Work item:
Output exactly the lines below, starting with the line that has "Paveiksle vaizuojama Leipalingio" and going on through the line that has "Elektrisk mjölkvarn", both included, and no other lines.

Data to use:
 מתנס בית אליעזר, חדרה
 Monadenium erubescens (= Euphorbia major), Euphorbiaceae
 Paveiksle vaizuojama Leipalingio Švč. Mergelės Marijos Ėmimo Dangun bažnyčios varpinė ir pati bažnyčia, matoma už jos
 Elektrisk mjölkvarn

---

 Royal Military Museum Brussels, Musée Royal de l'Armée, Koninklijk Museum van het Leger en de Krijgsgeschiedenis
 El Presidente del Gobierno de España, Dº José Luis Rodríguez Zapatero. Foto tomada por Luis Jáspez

Exercise response:
 Paveiksle vaizuojama Leipalingio Švč. Mergelės Marijos Ėmimo Dangun bažnyčios varpinė ir pati bažnyčia, matoma už jos
 Elektrisk mjölkvarn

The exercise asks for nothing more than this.